Colleges are businesses. Colleges are businesses with some nice folks trying to good things, but colleges are businesses nonetheless. Colleges aren’t creepy dishonest businesses like Enron, but somebody at the college is aware that income should exceed expenses.
Just as a chicken is in egg’s way of making another egg, how this year’s entering first-year class is selected has a lot to do with next year’s entering class. Colleges want to keep all the referral sources content and active. Counselors from the wealthy private day schools need to feel like they are an integral part of the admissions process. Counselors from boarding schools need to feel like their recommendations are taken seriously. Alumni interviewers need to feel connected to the process of assembling an appropriate first year class. Advocates for first-generation students need to feel like their voices are heard. Coaches need to be validated. Colleges even want the parents of applicants to feel good about the process. If older sister Susie is rejected, younger brother Johnny will still be encouraged to apply.
Because colleges want applicants. That is the business model. Period. The more applicants, the better.
College A admits one applicant in five. College B admits one applicant in 10. Students perceive that college B is better than college A because College A is more selective. Is that the stupidest thing you’ve ever heard? No, it’s not. Your brother-in-law took the rent money, went to the race track, and lost it all. Believing that College B is “better” than College A because it is more selective is only the second stupidest thing you have ever heard.
Constituents being made to feel important even when there is a fixed number of first year spaces – – is even more pronounced at the next tier of colleges, those that admit one student in two rather than one in five. These colleges are eager (“desperate” is such an ugly word) for more applicants. They want to “move up” to the next level of selectively. Colleges don’t even have admissions offices anymore. The admissions department is now called “enrollment management.”
So all the constituents are led to believe that their input is critically significant. “Your input is important to us,” the college communicates to the liaison from the alumni committee. “Please know that legacies are given every consideration,” says the head of admissions on Monday. On Tuesday, she is searching under-represented schools for first generation applicants and affirming the commitment to advocate for low-income populations. No one points out the flagrantly obvious arithmetic: there are the same number of first year slots as there were last year. The admissions director is looking for applicants.
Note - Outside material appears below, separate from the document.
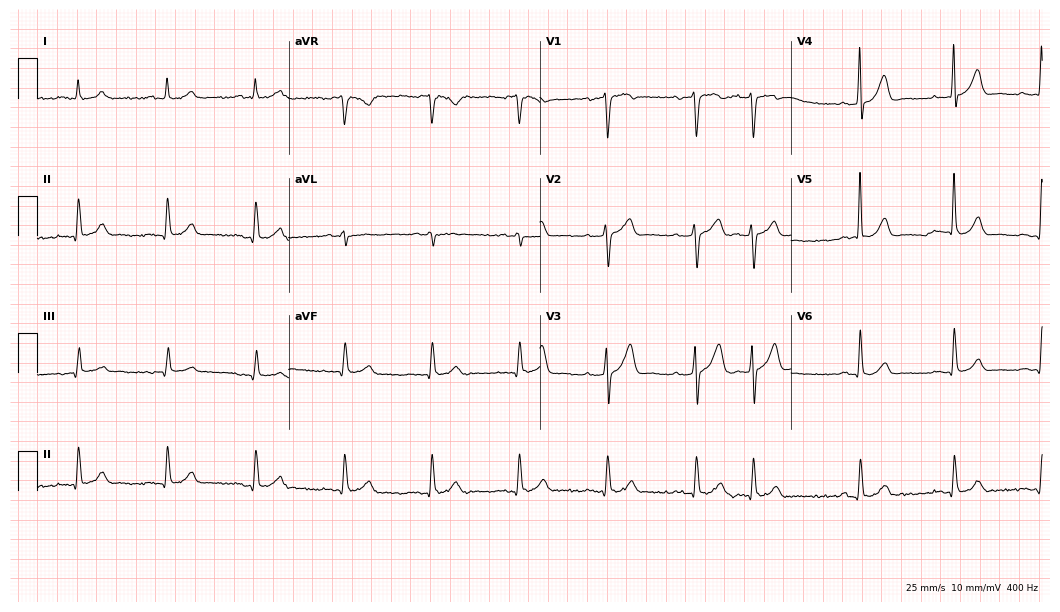
ECG (10.2-second recording at 400 Hz) — a male, 83 years old. Screened for six findings — first-degree AV block, right bundle branch block (RBBB), left bundle branch block (LBBB), sinus bradycardia, atrial fibrillation (AF), sinus tachycardia — none is recorded.

Special consideration is being offered to everyone.
Admissions directors are overwhelmingly honorable decent people trying to make honest decisions about whom to admit. ADs want a diverse class of legacies and first generation kids, athletes and scholars, engineers and poets. But ADs decide who gets a bed, not the number of beds.
Where does the craziness of believing that influence matters take us? To parents who believe that they need to get the “right” counselor to write the recommendation for their child. “Counselor X has only got hired last year,” they opine. “But Counselor Y knows how admissions works after 20 years at the high school.”
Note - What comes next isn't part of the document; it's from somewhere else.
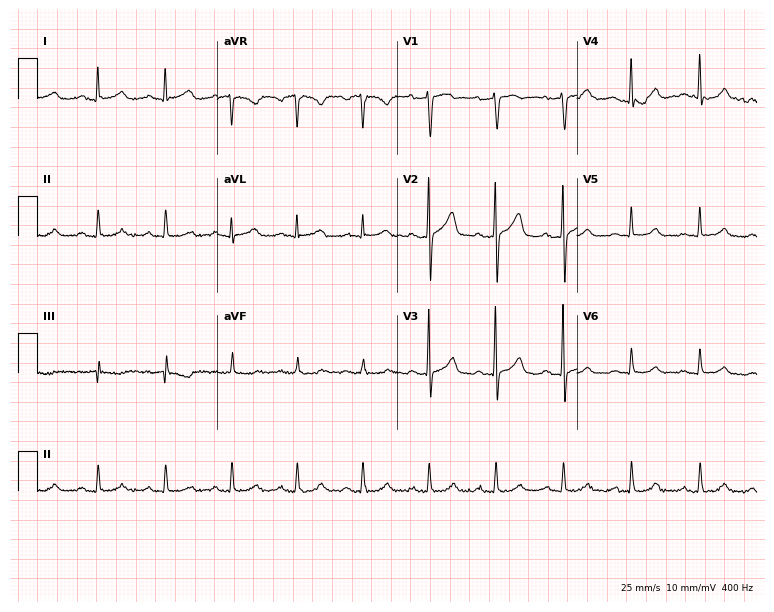
ECG (7.3-second recording at 400 Hz) — a 52-year-old female patient. Labelled as a normal ECG.

Can you imagine? A highly selective college admits one child rather than another based on a recommendation from one college counselor rather than that of a colleague? Let’s ignore course selection, grades, rank in class, test scores, essays, activities, jobs, honors, and teacher recommendations. Instead, a decision will be made based on this counselor from the expensive private day school wrote the college rec rather than that counselor from the expensive private day school? Nah.
Who writes the counselor recommendation makes no difference.
Which brings us–“finally” you might say–to some directed advice about college admissions specifically and parenting in general. Focusing on where and how your child will be admitted to college misses the point of high school in much the same way that robbing a bank is different from earning an honest living. Who your child is matters more than where your child goes. A student with the academic ability and motivation to do well in the classroom will be successful subsequent to being admitted to College A or to College B. It’s the kid in the college, not the college in the kid.
Which is the subject of the book I have just finished writing. Working title: Get your Kid into the Right College. Get the Right College into your Kid. Publication details to follow.
In the meantime, let’s keep our eyes on the prize. It doesn’t matter which counselor writes the college recommendation. And who your child is matters more than where she goes.
4 thoughts on “Recommendation”
…and please don’t lose sight of opportunities for your child other than traditional college. Apprenticeships and technical training for trade skills lead to satisfying and financially rewarding careers.
Nicely done, David. Good luck with the book.
I like how you think and how you say it. You consistently give good advice.
small vs. large
so knowing my child has ADD (not hyper) with self esteems issues and trying to break through his own thoughts in order to socialize,
do I guide him towards a college with smaller classrooms and less options or bigger college with lots of social opportunities but more likelihood of getting lost in the classroom?